**DATASET CONTENT:**
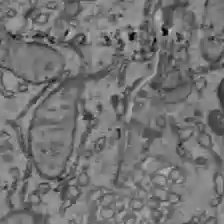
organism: C57BL Mouse
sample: Liver
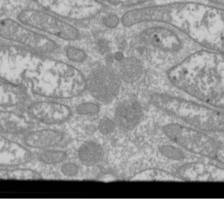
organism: Drosophila
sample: Cell division; meiosis; drosophila spermatocytes
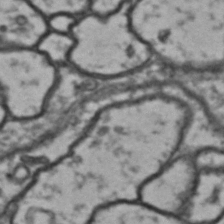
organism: Drosophila
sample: Brain
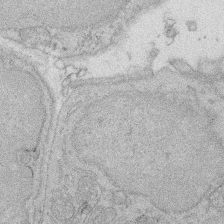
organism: Rat
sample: Salivary granule
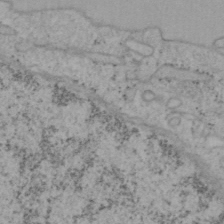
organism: Human
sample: HeLa cells
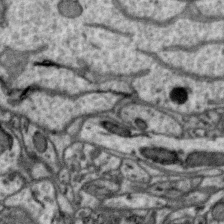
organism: Zebra finch
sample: Brain
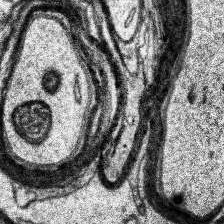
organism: Human
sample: Temporal Lobe
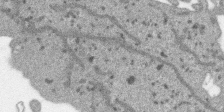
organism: Human
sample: Lung epithelial cells infected with SARS-CoV-2
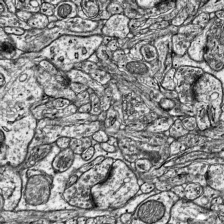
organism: Mouse
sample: Visual Cortex
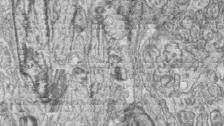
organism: Zebrafish
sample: synaptic ribbons in rod cells and cone cells
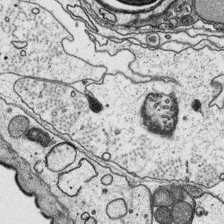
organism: Platynereis dumerilii
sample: Parapodia
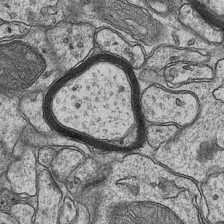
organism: Mouse
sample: CA1 Hippocampus
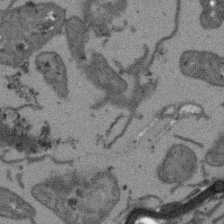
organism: Arabidopsis thaliana
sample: Root tip
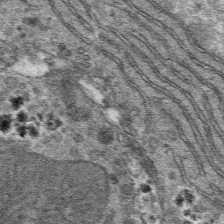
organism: Mouse
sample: Mouse hepatocytes
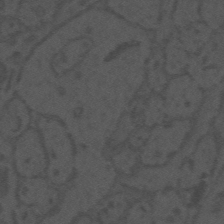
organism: Mouse
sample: Suprachiasmatic nucleus
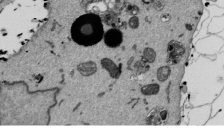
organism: Mouse
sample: ED-1 cell nuclei; centrioles
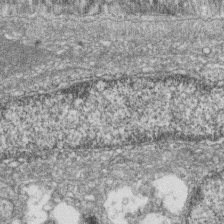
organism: Zebrafish
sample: Cilia; retinal pigment epithelium
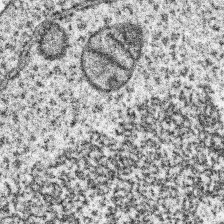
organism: Human
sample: HeLa cells
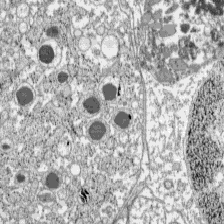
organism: C57BL Mouse
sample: Pancreatic islet
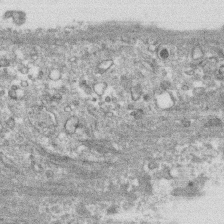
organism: Human
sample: CRL-1474
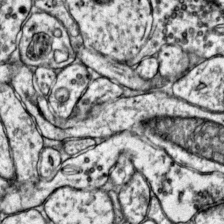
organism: Mouse
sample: Primary visual cortex
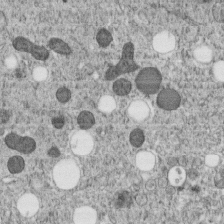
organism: C. elegans
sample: C. elegans embryo early stage
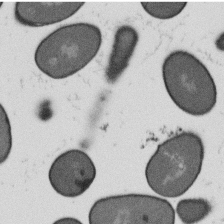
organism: B. subtilis
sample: Bacterial spore
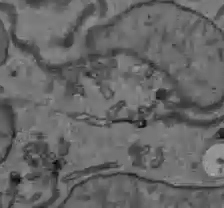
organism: C57BL Mouse
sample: Liver
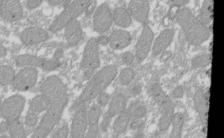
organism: Xenopus
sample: Cilia; centrioles in frog embryo cells
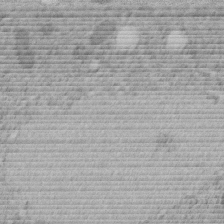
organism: C. elegans
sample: C. elegans embryo early stage
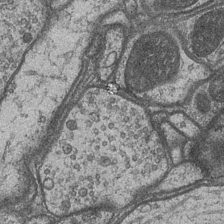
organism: Drosophila
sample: Optic medulla
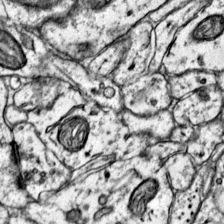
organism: Mouse
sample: Primary visual cortex
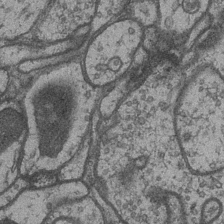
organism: Drosophila
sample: Optic medulla
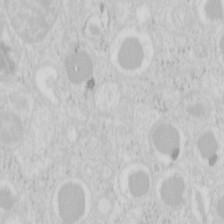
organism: Mouse
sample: Pancreas
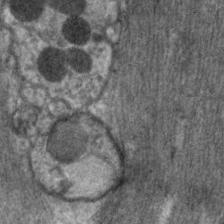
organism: C. elegans
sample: Pharynx
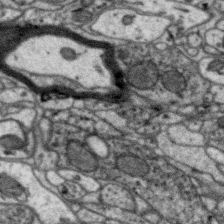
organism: Zebra finch
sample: Brain
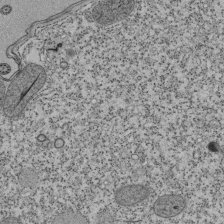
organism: Tetrahymena
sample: Cilia in tetrahymena
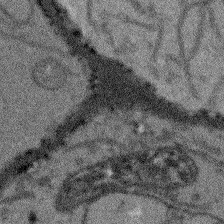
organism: Arabidopsis thaliana
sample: Root tip
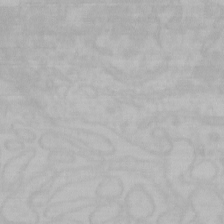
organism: Mouse
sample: Choroid plexus
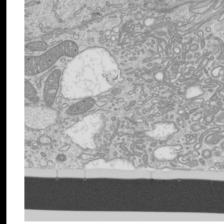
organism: Mouse
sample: Cilia; mouse epididymis
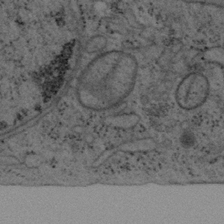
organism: Human
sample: HeLa cells
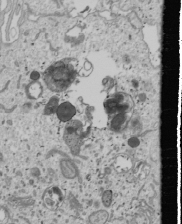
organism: Human
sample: Mitochondria in U2OS cells
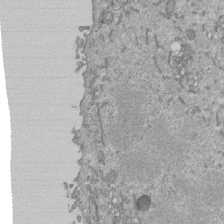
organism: Mouse
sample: ED-1 cell nuclei; centrioles
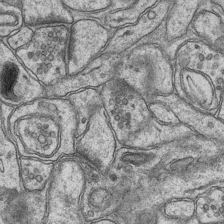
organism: Mouse
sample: CA1 Hippocampus
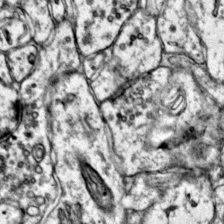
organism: Mouse
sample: Primary visual cortex
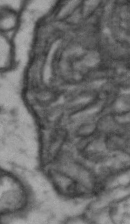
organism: Drosophila
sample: Brain
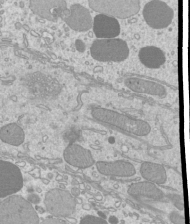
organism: Mouse
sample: Cilia; mouse epididymis
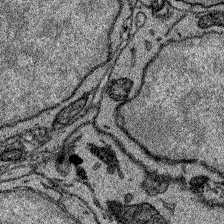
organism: Zebrafish
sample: Larval olfactory bulb
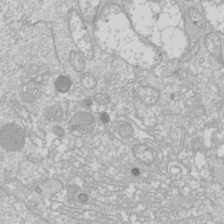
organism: Drosophila
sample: Cell division; meiosis; drosophila spermatocytes
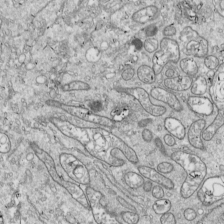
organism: Drosophila
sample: Cell division; meiosis; drosophila spermatocytes
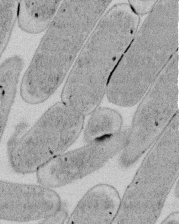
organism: E. coli
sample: Bacterial nucleoid
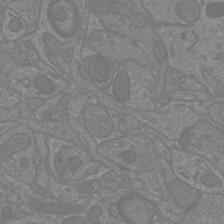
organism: Mouse
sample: Cortical neurons
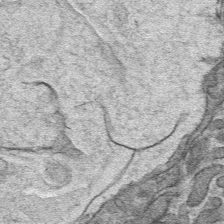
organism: Mouse
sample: Mouse hepatocytes
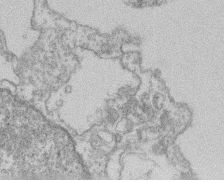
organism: Mouse
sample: T cell stromal cell synapse
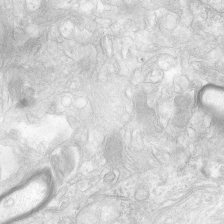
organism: Human
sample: Neocortex
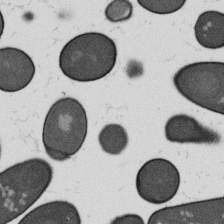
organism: B. subtilis
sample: Bacterial spore
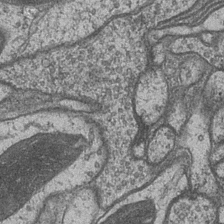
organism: Drosophila
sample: Optic medulla
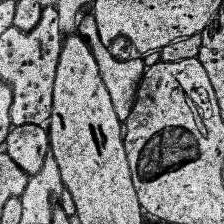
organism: Human
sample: Temporal Lobe
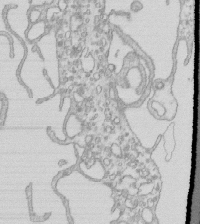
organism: Mouse
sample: Macrophages
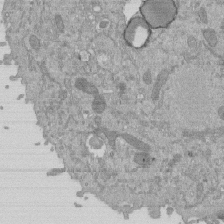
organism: Mouse
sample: ED-1 cell nuclei; centrioles
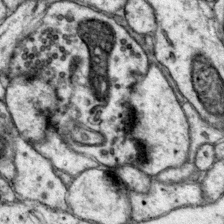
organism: Mouse
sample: Primary visual cortex
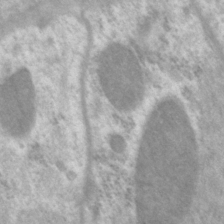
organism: P. pacificus
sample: Pharynx
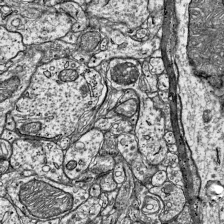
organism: Mouse
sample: Visual Cortex
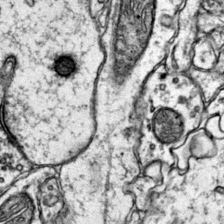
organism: Mouse
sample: Primary visual cortex
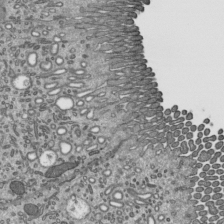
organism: Mouse
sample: Mouse epididymis efferent ductule cilia
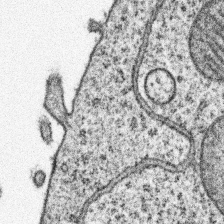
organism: Human
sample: HeLa cells
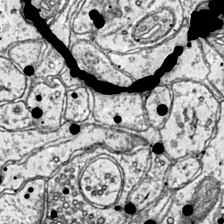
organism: Mouse
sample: Primary visual cortex
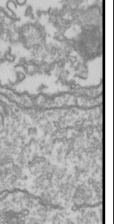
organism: Drosophila
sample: Cell division; meiosis; drosophila spermatocytes
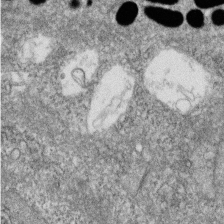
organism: Zebrafish
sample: Cilia; retinal pigment epithelium
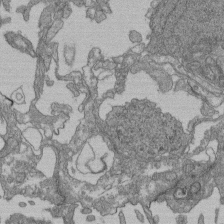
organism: Human
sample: Retinal organoid Rod and Cone cells
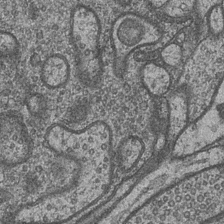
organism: Drosophila
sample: Optic medulla
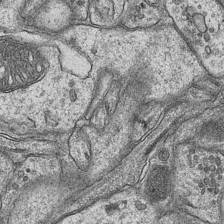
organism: Mouse
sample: CA1 Hippocampus
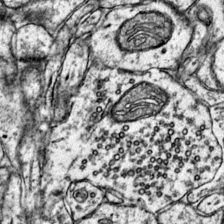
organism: Mouse
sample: Primary visual cortex
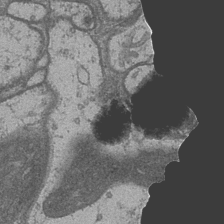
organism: Drosophila
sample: Optic medulla
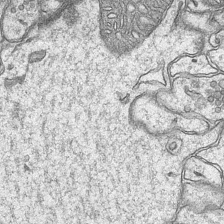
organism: Mouse
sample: CA1 Hippocampus
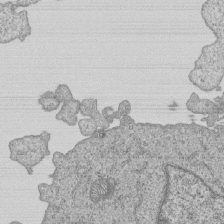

**WORK TO COMPLETE:** Print out the material verbatim, skipping pictures.

**RESPONSE TO THE EXERCISE:**
organism: C57BL Mouse
sample: Liver
organism: Drosophila
sample: Cell division; meiosis; drosophila spermatocytes
organism: Drosophila
sample: Brain
organism: Rat
sample: Salivary granule
organism: Human
sample: HeLa cells
organism: Zebra finch
sample: Brain
organism: Human
sample: Temporal Lobe
organism: Human
sample: Lung epithelial cells infected with SARS-CoV-2
organism: Mouse
sample: Visual Cortex
organism: Zebrafish
sample: synaptic ribbons in rod cells and cone cells
organism: Platynereis dumerilii
sample: Parapodia
organism: Mouse
sample: CA1 Hippocampus
organism: Arabidopsis thaliana
sample: Root tip
organism: Mouse
sample: Mouse hepatocytes
organism: Mouse
sample: Suprachiasmatic nucleus
organism: Mouse
sample: ED-1 cell nuclei; centrioles
organism: Zebrafish
sample: Cilia; retinal pigment epithelium
organism: Human
sample: HeLa cells
organism: C57BL Mouse
sample: Pancreatic islet
organism: Human
sample: CRL-1474
organism: Mouse
sample: Primary visual cortex
organism: C. elegans
sample: C. elegans embryo early stage
organism: B. subtilis
sample: Bacterial spore
organism: C57BL Mouse
sample: Liver
organism: Xenopus
sample: Cilia; centrioles in frog embryo cells
organism: C. elegans
sample: C. elegans embryo early stage
organism: Drosophila
sample: Optic medulla
organism: Mouse
sample: Primary visual cortex
organism: Drosophila
sample: Optic medulla
organism: Mouse
sample: Pancreas
organism: C. elegans
sample: Pharynx
organism: Zebra finch
sample: Brain
organism: Tetrahymena
sample: Cilia in tetrahymena
organism: Arabidopsis thaliana
sample: Root tip
organism: Mouse
sample: Choroid plexus
organism: Mouse
sample: Cilia; mouse epididymis
organism: Human
sample: HeLa cells
organism: Human
sample: Mitochondria in U2OS cells
organism: Mouse
sample: ED-1 cell nuclei; centrioles
organism: Mouse
sample: CA1 Hippocampus
organism: Mouse
sample: Primary visual cortex
organism: Drosophila
sample: Brain
organism: Mouse
sample: Cilia; mouse epididymis
organism: Zebrafish
sample: Larval olfactory bulb
organism: Drosophila
sample: Cell division; meiosis; drosophila spermatocytes
organism: Drosophila
sample: Cell division; meiosis; drosophila spermatocytes
organism: E. coli
sample: Bacterial nucleoid
organism: Mouse
sample: Cortical neurons
organism: Mouse
sample: Mouse hepatocytes
organism: Mouse
sample: T cell stromal cell synapse
organism: Human
sample: Neocortex
organism: B. subtilis
sample: Bacterial spore
organism: Drosophila
sample: Optic medulla
organism: Human
sample: Temporal Lobe
organism: Mouse
sample: Macrophages
organism: Mouse
sample: ED-1 cell nuclei; centrioles
organism: Mouse
sample: Primary visual cortex
organism: P. pacificus
sample: Pharynx
organism: Mouse
sample: Visual Cortex
organism: Mouse
sample: Primary visual cortex
organism: Mouse
sample: Mouse epididymis efferent ductule cilia
organism: Human
sample: HeLa cells
organism: Mouse
sample: Primary visual cortex
organism: Drosophila
sample: Cell division; meiosis; drosophila spermatocytes
organism: Zebrafish
sample: Cilia; retinal pigment epithelium
organism: Human
sample: Retinal organoid Rod and Cone cells
organism: Drosophila
sample: Optic medulla
organism: Mouse
sample: CA1 Hippocampus
organism: Mouse
sample: Primary visual cortex
organism: Drosophila
sample: Optic medulla
organism: Mouse
sample: CA1 Hippocampus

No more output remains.